UK: UK GAAP – Defined Benefit Schemes – More Accounting Changes

Last Updated: 24 July 2007

A number of further amendments made to the disclosure requirements for companies with defined benefit schemes may be unwelcome news for those who have only just come to terms with the complex disclosure requirements of FRS 17.

A number of changes to the accounting requirements of FRS 17: ‘ Retirement benefits’ will take effect for periods beginning on or after 6 April 2007.

While the main principles of FRS 17 are similar to those of its international equivalent, IAS 19, these further changes will bring the disclosure requirements of the two standards into closer alignment. The ASB is encouraging the preparers of accounts to adopt the new standard ahead of the mandatory application date. The majority of the changes are to disclosure requirements; however, there is also one amendment to the measurement criteria used in determining the defined benefit surplus or deficit. At present, FRS 17 requires that when valuing quoted securities held by a defined benefit pension scheme, this should be by reference to mid-market price. IAS 19 requires the use of bid price and FRS 17 has been amended to require the same basis.

The Main Changes

The main changes required for disclosure are as follows.

  • FRS 17 previously required disclosure of the main financial assumptions used to measure the defined benefit asset or liability – the amendment requires disclosure of the principal actuarial assumptions. The most significant consequence of this change will be that many companies will have to disclose mortality rates.
  • Opening and closing scheme assets and liabilities must be shown separately, together with an analysis of the movements.
  • Scheme liabilities will need to be analysed between those that are unfunded and those that are fully or partly funded.

Good News

There is also some good news. The following disclosure requirements have been removed.

  • The date of the most recent actuarial valuation and if the actuary is an employee or officer of the reporting entity.
  • The financial assumptions at the beginning of the period.
  • An analysis of reserves in the accounts showing the defined benefit asset or liability separately.
  • For closed schemes and those where the age profile of active members is rising significantly, the fact that the service cost under the projected unit method will increase as the members near retirement.
  • The fair value of the assets of the scheme at the beginning and end of the period, together with the assumed expected rate of return.

As the assumptions that are to be disclosed are now those at the balance sheet date rather than the opening position, there will no longer be a need to disclose three years’ worth of information.

It will also no longer be necessary to disclose the difference between the expected and actual rate of return on assets for the current period and past four periods. Instead, the amount of the obligation, the fair value of the assets and the surplus and deficit will be required for the equivalent period, together with the experience adjustments arising on the assets or liabilities which can be expressed either as a percentage of scheme assets or an amount.

Smith & Williamson Commentary

While these changes are relatively small compared to those needed to harmonise some standards with IFRS, many companies have only recently come to terms with the complex disclosure requirements of FRS 17 and, as such, any change could be a source of irritation.

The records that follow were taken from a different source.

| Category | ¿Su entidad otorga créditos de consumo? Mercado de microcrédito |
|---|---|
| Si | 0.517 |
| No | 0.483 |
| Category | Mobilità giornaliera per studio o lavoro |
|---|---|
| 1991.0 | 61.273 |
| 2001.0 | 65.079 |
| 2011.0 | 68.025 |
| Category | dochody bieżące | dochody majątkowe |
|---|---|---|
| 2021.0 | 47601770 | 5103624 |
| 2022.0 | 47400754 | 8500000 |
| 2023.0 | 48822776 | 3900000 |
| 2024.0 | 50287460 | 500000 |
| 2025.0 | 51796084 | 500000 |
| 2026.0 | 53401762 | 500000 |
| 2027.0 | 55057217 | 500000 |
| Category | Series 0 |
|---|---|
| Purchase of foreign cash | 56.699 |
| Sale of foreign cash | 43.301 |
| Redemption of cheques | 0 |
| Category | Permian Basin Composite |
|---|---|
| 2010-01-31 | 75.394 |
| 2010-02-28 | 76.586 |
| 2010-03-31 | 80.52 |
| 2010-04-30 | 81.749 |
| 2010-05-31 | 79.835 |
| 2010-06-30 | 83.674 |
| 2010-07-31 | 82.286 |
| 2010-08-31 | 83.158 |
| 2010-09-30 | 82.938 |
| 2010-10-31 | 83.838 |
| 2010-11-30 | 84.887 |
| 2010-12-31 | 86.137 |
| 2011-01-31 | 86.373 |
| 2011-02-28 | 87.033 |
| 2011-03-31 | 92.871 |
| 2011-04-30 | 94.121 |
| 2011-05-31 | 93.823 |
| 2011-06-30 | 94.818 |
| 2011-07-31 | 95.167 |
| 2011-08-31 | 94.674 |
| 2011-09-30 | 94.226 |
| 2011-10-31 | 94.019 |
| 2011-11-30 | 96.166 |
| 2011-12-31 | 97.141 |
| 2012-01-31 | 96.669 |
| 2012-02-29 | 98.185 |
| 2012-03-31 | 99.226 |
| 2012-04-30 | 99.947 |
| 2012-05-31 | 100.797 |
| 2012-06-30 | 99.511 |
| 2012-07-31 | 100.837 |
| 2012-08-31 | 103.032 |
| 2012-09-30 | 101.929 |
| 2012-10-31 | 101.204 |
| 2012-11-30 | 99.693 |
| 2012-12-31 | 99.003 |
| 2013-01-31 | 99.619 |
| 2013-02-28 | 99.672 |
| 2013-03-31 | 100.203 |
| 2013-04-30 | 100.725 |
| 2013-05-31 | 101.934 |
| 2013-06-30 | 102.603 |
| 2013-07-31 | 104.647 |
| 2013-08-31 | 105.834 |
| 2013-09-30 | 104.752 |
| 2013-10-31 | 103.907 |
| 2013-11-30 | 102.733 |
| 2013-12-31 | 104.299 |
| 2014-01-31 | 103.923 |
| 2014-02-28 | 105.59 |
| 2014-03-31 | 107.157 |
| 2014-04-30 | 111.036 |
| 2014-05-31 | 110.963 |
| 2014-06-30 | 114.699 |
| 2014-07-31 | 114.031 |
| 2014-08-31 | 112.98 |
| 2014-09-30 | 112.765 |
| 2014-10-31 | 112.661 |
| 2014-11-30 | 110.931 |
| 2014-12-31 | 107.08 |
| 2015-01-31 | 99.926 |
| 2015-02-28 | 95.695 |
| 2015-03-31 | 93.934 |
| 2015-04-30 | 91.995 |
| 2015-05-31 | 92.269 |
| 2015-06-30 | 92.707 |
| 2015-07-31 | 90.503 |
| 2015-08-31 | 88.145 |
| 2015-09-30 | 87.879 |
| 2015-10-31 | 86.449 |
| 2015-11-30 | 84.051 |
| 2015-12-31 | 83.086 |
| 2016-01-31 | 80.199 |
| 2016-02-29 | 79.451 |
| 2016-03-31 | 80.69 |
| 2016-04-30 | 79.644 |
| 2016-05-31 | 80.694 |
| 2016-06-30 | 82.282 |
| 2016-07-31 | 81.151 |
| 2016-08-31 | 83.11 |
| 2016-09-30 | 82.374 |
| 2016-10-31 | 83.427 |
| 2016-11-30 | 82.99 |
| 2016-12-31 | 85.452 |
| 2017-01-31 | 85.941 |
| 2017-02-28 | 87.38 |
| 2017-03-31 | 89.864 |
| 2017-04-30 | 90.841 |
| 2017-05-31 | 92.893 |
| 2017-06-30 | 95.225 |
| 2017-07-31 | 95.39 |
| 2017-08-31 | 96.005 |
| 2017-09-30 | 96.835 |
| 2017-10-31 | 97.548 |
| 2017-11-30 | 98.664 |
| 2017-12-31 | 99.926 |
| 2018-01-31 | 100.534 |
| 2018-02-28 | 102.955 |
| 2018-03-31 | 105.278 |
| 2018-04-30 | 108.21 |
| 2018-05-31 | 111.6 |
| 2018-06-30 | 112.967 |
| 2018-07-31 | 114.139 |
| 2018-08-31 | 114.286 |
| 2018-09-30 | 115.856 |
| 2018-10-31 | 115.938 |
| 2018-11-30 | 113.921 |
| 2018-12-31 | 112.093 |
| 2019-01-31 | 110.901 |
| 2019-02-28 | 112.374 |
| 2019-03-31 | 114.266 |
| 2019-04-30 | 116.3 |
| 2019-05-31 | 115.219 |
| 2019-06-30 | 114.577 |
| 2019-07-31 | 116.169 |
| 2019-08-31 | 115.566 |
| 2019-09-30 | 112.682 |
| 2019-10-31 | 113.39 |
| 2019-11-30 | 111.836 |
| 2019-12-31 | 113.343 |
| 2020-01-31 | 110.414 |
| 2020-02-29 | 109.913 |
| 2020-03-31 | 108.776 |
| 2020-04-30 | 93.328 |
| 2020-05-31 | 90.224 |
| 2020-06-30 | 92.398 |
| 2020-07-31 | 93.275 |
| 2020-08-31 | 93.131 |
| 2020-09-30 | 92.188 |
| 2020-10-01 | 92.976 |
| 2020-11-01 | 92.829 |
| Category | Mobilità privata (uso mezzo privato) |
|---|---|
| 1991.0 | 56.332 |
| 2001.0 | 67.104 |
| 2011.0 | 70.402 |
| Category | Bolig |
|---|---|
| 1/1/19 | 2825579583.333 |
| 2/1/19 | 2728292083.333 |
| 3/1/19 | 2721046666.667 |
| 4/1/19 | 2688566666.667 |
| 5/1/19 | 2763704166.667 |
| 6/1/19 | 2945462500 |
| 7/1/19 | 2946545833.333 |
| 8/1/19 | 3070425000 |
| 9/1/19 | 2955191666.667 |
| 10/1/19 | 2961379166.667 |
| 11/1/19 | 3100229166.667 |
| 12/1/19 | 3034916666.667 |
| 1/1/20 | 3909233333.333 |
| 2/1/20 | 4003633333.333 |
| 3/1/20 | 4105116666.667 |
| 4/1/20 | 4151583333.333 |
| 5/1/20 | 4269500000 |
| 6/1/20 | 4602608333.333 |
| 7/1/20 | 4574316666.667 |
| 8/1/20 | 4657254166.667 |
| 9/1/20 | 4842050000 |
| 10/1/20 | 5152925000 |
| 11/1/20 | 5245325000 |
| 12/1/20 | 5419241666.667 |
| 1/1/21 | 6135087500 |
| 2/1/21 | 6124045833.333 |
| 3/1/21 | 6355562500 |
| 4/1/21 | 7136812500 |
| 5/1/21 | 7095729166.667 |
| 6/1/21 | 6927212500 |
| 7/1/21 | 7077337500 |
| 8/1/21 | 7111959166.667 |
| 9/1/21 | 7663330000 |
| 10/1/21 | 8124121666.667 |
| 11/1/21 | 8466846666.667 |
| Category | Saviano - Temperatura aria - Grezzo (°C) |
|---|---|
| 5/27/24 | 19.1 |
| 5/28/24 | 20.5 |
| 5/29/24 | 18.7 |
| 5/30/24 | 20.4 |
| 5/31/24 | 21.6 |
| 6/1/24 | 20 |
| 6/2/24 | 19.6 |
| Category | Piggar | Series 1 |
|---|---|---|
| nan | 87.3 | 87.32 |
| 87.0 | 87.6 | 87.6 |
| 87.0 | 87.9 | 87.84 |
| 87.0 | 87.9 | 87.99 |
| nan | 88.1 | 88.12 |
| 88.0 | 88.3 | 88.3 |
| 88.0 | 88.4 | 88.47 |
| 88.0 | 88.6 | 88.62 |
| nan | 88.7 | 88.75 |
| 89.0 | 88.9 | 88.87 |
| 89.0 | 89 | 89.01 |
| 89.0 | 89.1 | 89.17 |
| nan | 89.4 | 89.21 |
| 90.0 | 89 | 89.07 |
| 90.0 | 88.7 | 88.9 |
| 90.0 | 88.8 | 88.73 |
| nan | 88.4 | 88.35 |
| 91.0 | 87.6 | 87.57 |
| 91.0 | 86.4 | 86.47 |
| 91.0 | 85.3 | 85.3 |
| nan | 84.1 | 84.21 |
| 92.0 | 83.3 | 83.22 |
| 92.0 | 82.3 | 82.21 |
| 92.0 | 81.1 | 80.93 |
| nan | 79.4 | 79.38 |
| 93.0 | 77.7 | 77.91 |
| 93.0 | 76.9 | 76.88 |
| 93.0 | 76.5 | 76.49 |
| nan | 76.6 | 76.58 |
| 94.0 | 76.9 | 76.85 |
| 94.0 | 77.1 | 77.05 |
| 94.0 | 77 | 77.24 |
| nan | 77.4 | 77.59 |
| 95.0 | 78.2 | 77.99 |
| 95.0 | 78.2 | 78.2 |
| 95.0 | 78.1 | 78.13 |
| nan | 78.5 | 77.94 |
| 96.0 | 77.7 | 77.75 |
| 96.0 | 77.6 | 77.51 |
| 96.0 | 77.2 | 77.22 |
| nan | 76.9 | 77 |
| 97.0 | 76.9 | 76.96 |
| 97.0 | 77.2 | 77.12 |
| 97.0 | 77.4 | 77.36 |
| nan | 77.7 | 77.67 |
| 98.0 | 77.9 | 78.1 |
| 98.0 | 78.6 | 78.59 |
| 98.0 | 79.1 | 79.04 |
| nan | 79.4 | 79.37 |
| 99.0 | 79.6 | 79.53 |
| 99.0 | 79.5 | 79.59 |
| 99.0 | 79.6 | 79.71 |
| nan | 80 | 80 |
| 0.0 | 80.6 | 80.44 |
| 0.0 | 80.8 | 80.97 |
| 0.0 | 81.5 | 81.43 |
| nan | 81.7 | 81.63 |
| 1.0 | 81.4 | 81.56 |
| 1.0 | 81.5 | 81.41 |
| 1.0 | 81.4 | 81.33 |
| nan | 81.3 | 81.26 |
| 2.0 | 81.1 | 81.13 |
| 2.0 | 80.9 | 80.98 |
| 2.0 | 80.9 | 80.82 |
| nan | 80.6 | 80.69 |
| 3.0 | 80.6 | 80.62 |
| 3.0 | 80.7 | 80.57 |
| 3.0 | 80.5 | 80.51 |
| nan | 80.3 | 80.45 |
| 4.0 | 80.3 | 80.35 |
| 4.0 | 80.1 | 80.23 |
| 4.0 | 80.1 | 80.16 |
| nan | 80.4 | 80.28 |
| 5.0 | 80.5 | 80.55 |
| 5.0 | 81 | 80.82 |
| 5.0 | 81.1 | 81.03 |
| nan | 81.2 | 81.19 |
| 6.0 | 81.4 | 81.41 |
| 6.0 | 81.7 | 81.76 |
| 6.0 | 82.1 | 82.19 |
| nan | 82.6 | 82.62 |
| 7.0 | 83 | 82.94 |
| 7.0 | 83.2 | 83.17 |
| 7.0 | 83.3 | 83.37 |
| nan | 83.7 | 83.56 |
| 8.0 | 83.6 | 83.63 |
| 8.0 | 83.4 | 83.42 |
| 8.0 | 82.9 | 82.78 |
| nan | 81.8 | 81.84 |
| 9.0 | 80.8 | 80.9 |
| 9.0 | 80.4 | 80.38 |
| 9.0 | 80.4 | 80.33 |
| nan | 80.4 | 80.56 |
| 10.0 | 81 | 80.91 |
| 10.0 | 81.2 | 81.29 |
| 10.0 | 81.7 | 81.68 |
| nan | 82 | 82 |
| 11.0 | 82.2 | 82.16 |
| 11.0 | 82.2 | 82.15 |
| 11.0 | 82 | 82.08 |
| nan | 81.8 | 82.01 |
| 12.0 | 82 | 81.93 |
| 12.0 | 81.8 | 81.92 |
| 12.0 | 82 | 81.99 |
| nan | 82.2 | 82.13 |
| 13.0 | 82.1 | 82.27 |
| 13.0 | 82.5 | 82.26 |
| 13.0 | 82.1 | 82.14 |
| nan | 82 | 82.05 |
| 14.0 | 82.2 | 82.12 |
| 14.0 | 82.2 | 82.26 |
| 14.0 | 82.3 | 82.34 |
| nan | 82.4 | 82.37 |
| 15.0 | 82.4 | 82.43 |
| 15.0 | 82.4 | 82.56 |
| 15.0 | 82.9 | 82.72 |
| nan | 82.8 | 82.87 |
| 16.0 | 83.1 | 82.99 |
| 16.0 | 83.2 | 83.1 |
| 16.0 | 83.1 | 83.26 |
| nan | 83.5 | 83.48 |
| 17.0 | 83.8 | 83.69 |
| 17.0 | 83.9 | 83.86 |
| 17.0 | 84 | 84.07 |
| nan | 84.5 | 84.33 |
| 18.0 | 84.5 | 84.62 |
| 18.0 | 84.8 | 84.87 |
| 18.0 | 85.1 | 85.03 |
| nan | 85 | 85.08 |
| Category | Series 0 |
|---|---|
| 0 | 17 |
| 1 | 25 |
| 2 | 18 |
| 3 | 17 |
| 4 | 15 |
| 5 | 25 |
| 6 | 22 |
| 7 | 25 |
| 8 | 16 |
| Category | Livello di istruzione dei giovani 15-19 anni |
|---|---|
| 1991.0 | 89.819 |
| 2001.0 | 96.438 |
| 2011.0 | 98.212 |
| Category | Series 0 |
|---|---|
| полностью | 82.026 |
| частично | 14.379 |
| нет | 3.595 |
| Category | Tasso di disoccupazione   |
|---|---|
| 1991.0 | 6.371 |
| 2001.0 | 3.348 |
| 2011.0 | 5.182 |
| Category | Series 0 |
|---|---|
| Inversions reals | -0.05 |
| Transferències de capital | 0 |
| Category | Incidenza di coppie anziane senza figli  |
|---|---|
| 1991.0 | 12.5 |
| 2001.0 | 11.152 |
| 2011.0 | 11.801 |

The requirement with respect to the disclosure of principal actuarial assumptions and the possibility that this will, for many, include mortality rates has also caused some controversy. Businesses in some sectors may find this information particularly sensitive.

More Pensions Disclosures

At the same time, as the revisions to FRS 17 were issued, the ASB also issued a non-mandatory Reporting Statement: ‘Retirement benefits – disclosures’. Designed for use by all companies with defined benefit pension schemes whether they use UK GAAP or IFRS, the Reporting Statement suggests additional disclosures covering the following.

  • The relationship between the reporting entity and the trustees of the pension scheme.
  • The principal assumptions used to measure scheme liabilities. While the revised FRS 17 and IAS 19 require disclosure of principal actuarial assumptions, the Reporting Statement emphasises the need to disclose mortality rates if not already disclosed by accounting standards (i.e. where they were not otherwise considered material). Where there are variances in the mortality rates for geographical, demographical or other reasons, these should also be disclosed.
  • Sensitivity analysis of the principal assumptions used to measure the scheme liabilities.
  • How the liabilities arising from defined benefit schemes are measured. While FRS 17 requires defined benefit liabilities to be measured using the projected unit method, the Reporting Statement discusses the other bases that can be used for measuring liabilities and suggests that, where the cost of buying out defined benefit scheme liabilities is made available to the trustees, this information should also be disclosed.
  • The future funding obligations that the reporting entity has, e.g. commitments to make up deficits.
  • The nature and extent of the risks arising from financial instruments held by the defined benefit scheme.

Smith & Williamson Commentary

The ASB describes the Reporting Statement as "persuasive" rather than mandatory and companies will need to weigh up the relative costs and benefits of the additional disclosure requirements. While most major corporations will probably make the further disclosure, the potential sensitivity of some of the information that will be included in the financial statements means that smaller companies may wish to monitor developments in the marketplace before deciding on which approach to take.

The content of this article is intended to provide a general guide to the subject matter. Specialist advice should be sought about your specific circumstances.